Justice Neville Smith QC delivers remarks at the special sitting on Thursday. Photo: Ahvia J. Campbell
By Krystel Rolle-Brown
Nassau Guardian Staff Reporter
NASSAU, Bahamas -- Retired Justice Neville Smith QC, said on Thursday the country should not allow itself to become a “hostage” to the Privy Council and recommended that The Bahamas set up its own final court of appeal rather than continue to “perch” on the British government’s doorstep.
“Who knows when the British government, bent on the restructuring of its courts … will do away with the Privy Council that it created by an 1844 English act,” said Smith at a special sitting at the Court of Appeal to mark the opening of the legal year.
“Should we not set up our own final court in our own deliberate time rather that to continue to perch on the doorstep of the foreign office in London or wait to be embarrassed by the British government doing away with the Privy Council and cause us here to run … to make up a replacement court?
“We should not allow ourselves to become a hostage.”
He said the Court of Appeal is suited to fill the role of becoming the final court of appeal in The Bahamas.
Smith noted that before the establishment of the Court of Appeal, The Bahamas operated on a two-tiered court system, the Supreme Court and the Privy Council.
“It therefore should not be earth shattering if we revert to a two-tiered system minus the Privy Council with this court at the top, sometimes sitting with a three-judge panel and for the more complex appeals with a five-judge panel.
“I am aware that there would be considerable criticism and disapproval of the idea of giving up the... Privy Council as the final decider of what is or should be.”
Smith said the country must come to the realization and acceptance that The Bahamas cannot indefinitely rely on the good graces of the British government to provide this service.
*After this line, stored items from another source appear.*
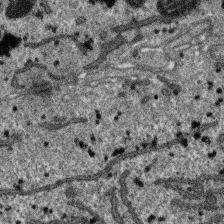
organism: Human
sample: Lung epithelial cells infected with SARS-CoV-2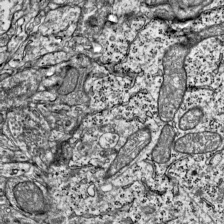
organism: Mouse
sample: Visual Cortex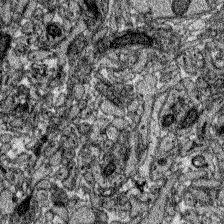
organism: Zebrafish
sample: Larval olfactory bulb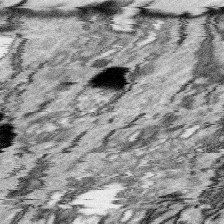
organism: Human
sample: HeLa cells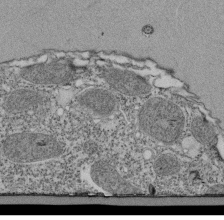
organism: Tetrahymena
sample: Cilia in tetrahymena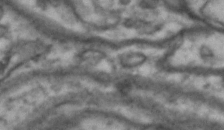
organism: Drosophila
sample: Brain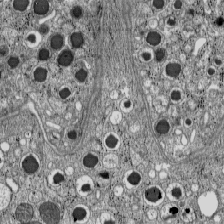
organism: C57BL Mouse
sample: Pancreatic islet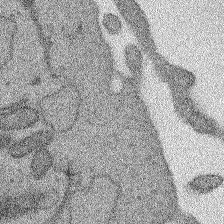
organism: Human
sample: HeLa cells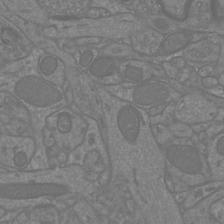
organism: Mouse
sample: Cortical neurons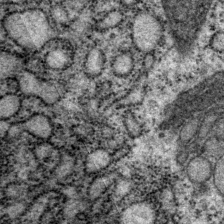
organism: P. pacificus
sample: Pharynx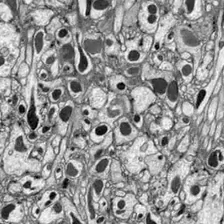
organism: Drosophila
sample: Optic lobe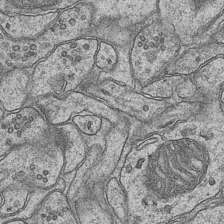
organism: Mouse
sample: CA1 Hippocampus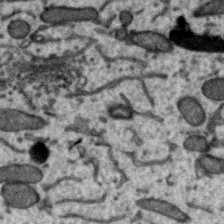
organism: Zebra finch
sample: Brain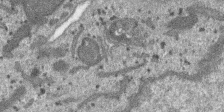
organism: Human
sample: Lung epithelial cells infected with SARS-CoV-2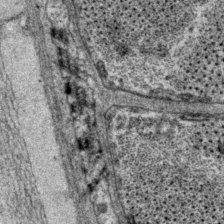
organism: P. pacificus
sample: Pharynx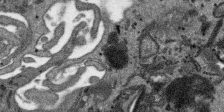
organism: Human
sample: Lung epithelial cells, uninfected (mock) control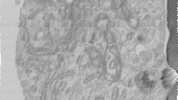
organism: Human
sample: Centriole in RPE cells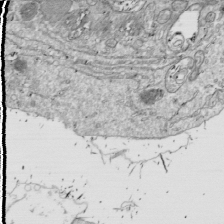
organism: Drosophila
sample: Cell division; meiosis; drosophila spermatocytes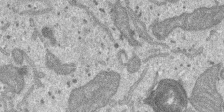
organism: Human
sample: Lung epithelial cells infected with SARS-CoV-2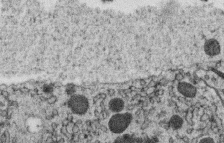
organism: C. elegans
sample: C. elegans oocyte; sperm cells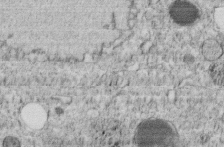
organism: C. elegans
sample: C. elegans embryo early stage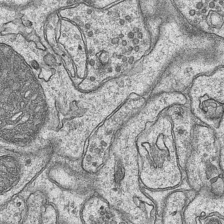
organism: Mouse
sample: CA1 Hippocampus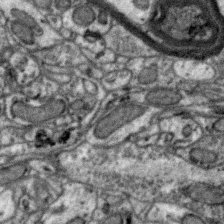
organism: Zebra finch
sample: Brain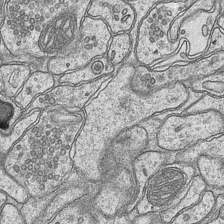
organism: Mouse
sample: CA1 Hippocampus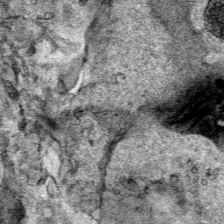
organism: Human
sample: Mitochondria in HCT116 cells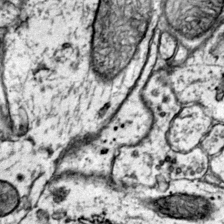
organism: Mouse
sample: Primary visual cortex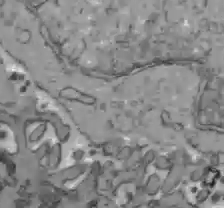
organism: C57BL Mouse
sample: Liver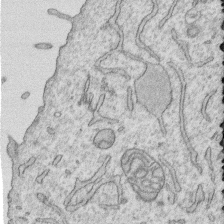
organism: Human
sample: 1205lu cells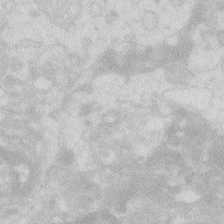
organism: Zebrafish
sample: Macrophage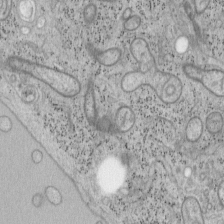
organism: Mouse
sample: OT-I killer T cells with ID8 ovarian cancer cells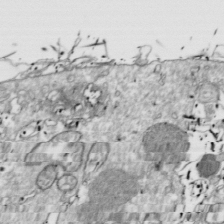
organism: Drosophila
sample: Cell division; meiosis; drosophila spermatocytes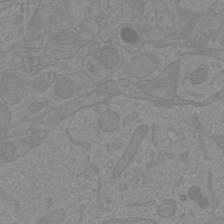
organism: Mouse
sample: Cortical neurons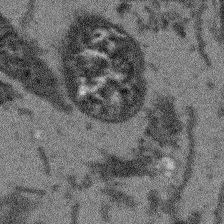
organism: Arabidopsis thaliana
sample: Root tip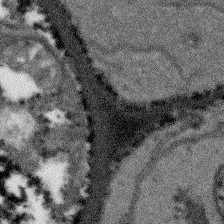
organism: Arabidopsis thaliana
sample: Root tip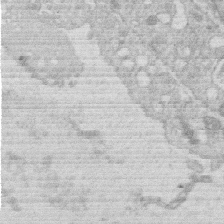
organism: Human
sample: Macrophage cells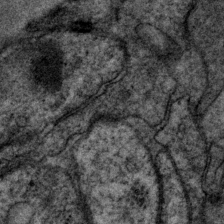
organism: P. pacificus
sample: Pharynx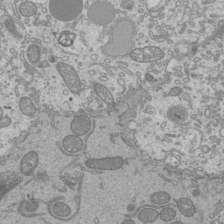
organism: Mouse
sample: Cilia; mouse epididymis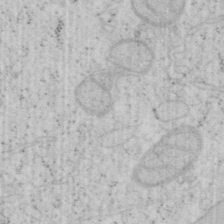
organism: Human
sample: HeLa cells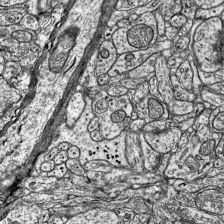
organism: Mouse
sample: Visual Cortex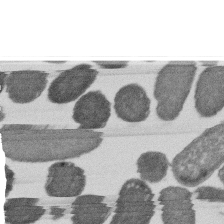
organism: E. coli
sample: Bacterial nucleoid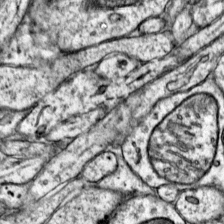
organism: Mouse
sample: Primary visual cortex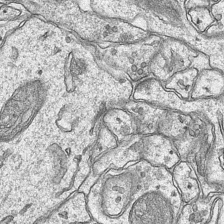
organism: Mouse
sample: CA1 Hippocampus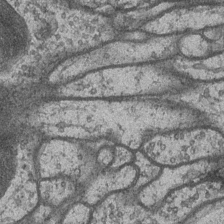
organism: Drosophila
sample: Optic medulla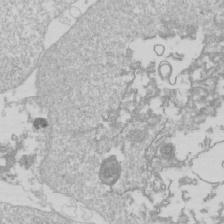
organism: Drosophila
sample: Cell division; meiosis; drosophila spermatocytes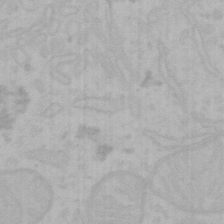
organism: Mouse
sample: Choroid plexus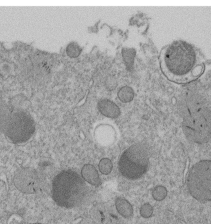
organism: C. elegans
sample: C. elegans embryo early stage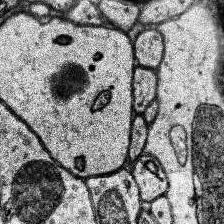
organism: Human
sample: Temporal Lobe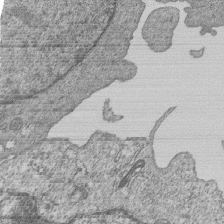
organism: Human
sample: MDA-MB-231 cells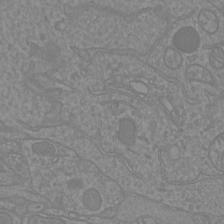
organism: Mouse
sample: Cortical neurons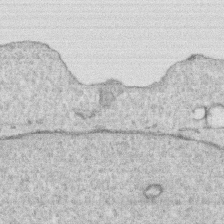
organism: Human
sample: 1205lu cells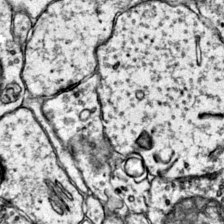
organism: Mouse
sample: Primary visual cortex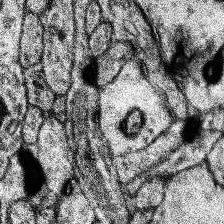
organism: Human
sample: Temporal Lobe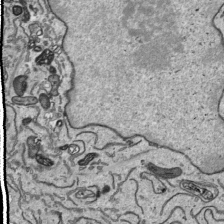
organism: Human
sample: Mitochondria in HCT116 cells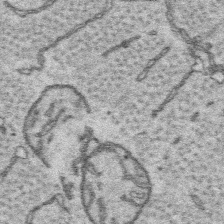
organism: Platynereis dumerilii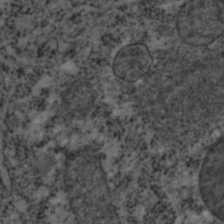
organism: C. elegans
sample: C. elegans embryo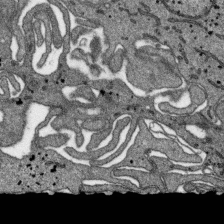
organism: Human
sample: Lung epithelial cells, uninfected (mock) control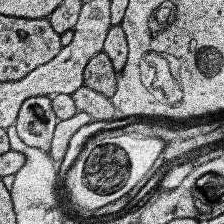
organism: Human
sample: Temporal Lobe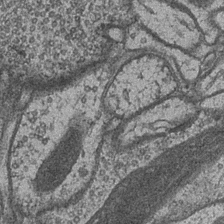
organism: Drosophila
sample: Optic medulla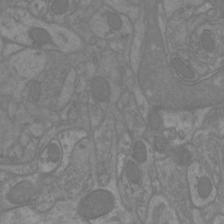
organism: Mouse
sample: Cortical neurons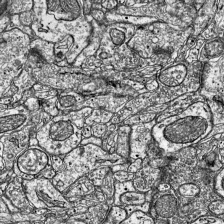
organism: Mouse
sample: Visual Cortex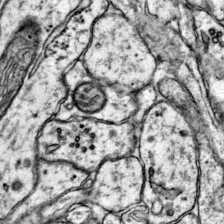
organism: Mouse
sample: Primary visual cortex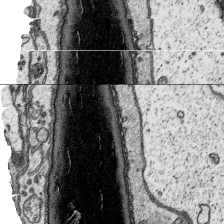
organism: Platynereis dumerilii
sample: Parapodia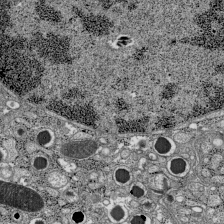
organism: C57BL Mouse
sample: Pancreatic islet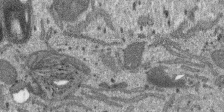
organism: Human
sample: Lung epithelial cells infected with SARS-CoV-2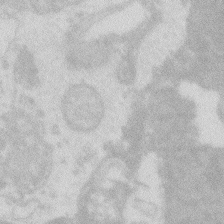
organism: Zebrafish
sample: Macrophage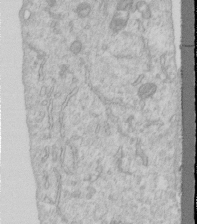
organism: Human
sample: Centriole in RPE cells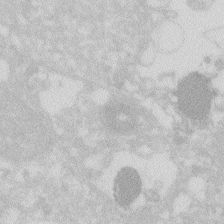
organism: Zebrafish
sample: Macrophage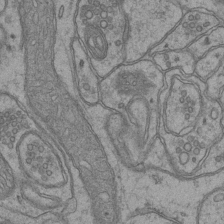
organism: Mouse
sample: CA1 Hippocampus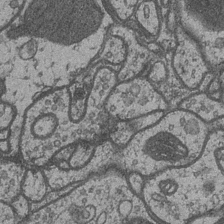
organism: Drosophila
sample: Optic medulla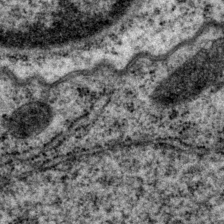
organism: P. pacificus
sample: Pharynx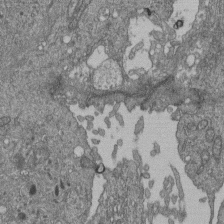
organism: Human
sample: Retinal organoid Rod and Cone cells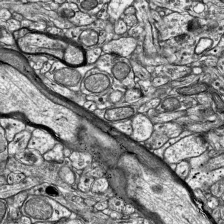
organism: Mouse
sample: Visual Cortex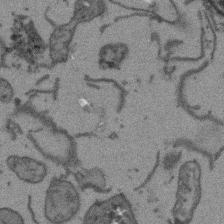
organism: Arabidopsis thaliana
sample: Root tip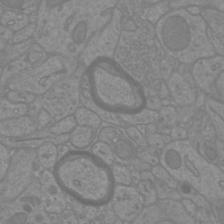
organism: Mouse
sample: Cortical neurons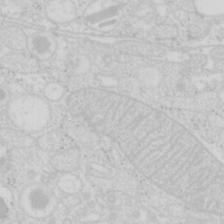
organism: Mouse
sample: Pancreas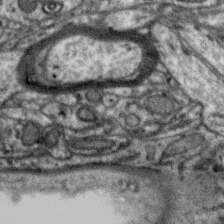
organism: Zebra finch
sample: Brain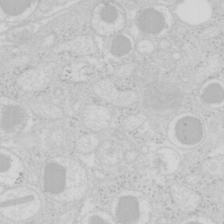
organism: Mouse
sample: Pancreas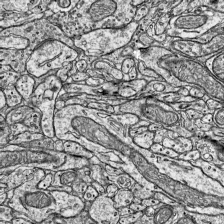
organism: Mouse
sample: Visual Cortex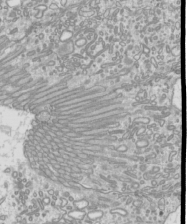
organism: Mouse
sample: Cilia; mouse epididymis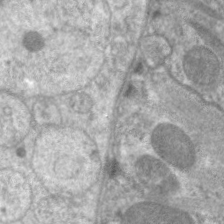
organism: C. elegans
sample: Pharynx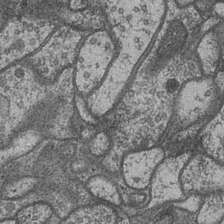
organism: Drosophila
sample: Optic medulla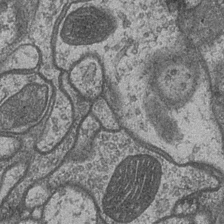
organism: Drosophila
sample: Optic medulla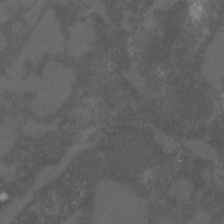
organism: C. elegans
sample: C. elegans embryo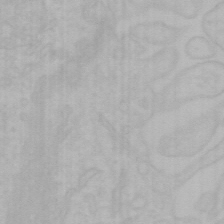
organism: Mouse
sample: Choroid plexus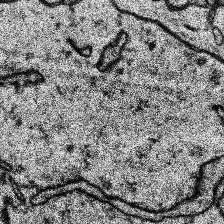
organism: Human
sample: Temporal Lobe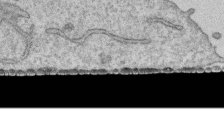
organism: Human
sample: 1205lu cells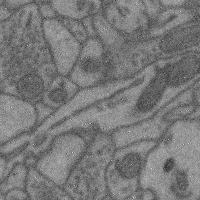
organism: Mouse
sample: Cerebral cortex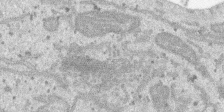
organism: Human
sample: Lung epithelial cells infected with SARS-CoV-2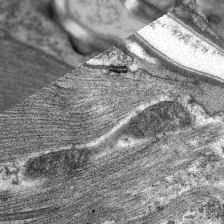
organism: C. elegans
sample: Pharynx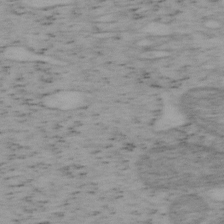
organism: Mouse
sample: OT-I killer T cells with ID8 ovarian cancer cells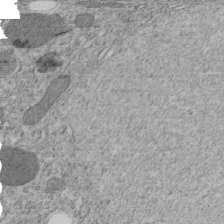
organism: C. elegans
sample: C. elegans embryo early stage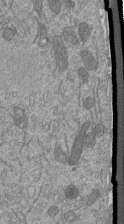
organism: Mouse
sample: ED-1 cell nuclei; centrioles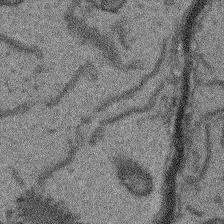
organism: Arabidopsis thaliana
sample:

“A well managed colony has to sooner or later, preferably sooner, take responsibility of choosing the court which will carry its cases,” he said.
Over the years, several observers, including MP Leslie Miller, have repeatedly called for the abandonment of the Privy Council.
Miller said he can’t understand why The Bahamas as an independent country continues to “rely on 10 or 12 old men in London” to decide who lives and who dies.
The calls intensified following the March 2006 Privy Council ruling that the mandatory death sentence in The Bahamas was unconstitutional.
Many condemned men at Her Majesty’s Prisons escaped the death penalty because the Privy Council ruled in 1993 in the Jamaican case of Earl Pratt and Ivan Morgan that it would be cruel and inhumane for prisoners to wait more than five years on death row.
Since the 2006 decision, the Privy Council has made it increasingly difficult for The Bahamas to carry out capital punishment.
In a presentation before the Constitutional Commission in 2013, Justice Anita Allen, president of the Court of Appeal, suggested that the time had come to bring finality to the death penalty issue in The Bahamas, “and to give our citizens the opportunity to decide whether the death penalty should be retained as a mandatory, or as a discretionary punishment, or whether it should be abolished”.
“I encourage you to include the appropriate question on any referendum you may recommend,” she said.
She pointed to the Maxo Tido murder case and the decision rendered by Lord Kerr on behalf of the Board (of the Privy Council).
Lord Kerr opined that even though Tido’s crime was “dreadful” and “appalling,” it was “not one that warranted the punishment of death” as it did not satisfy the criterion of “worst of the worst” and “rarest of the rare” even though the school girl who Tido lured from her home was so tortured and bludgeoned that “her brain tissue was spewed outside of her body.”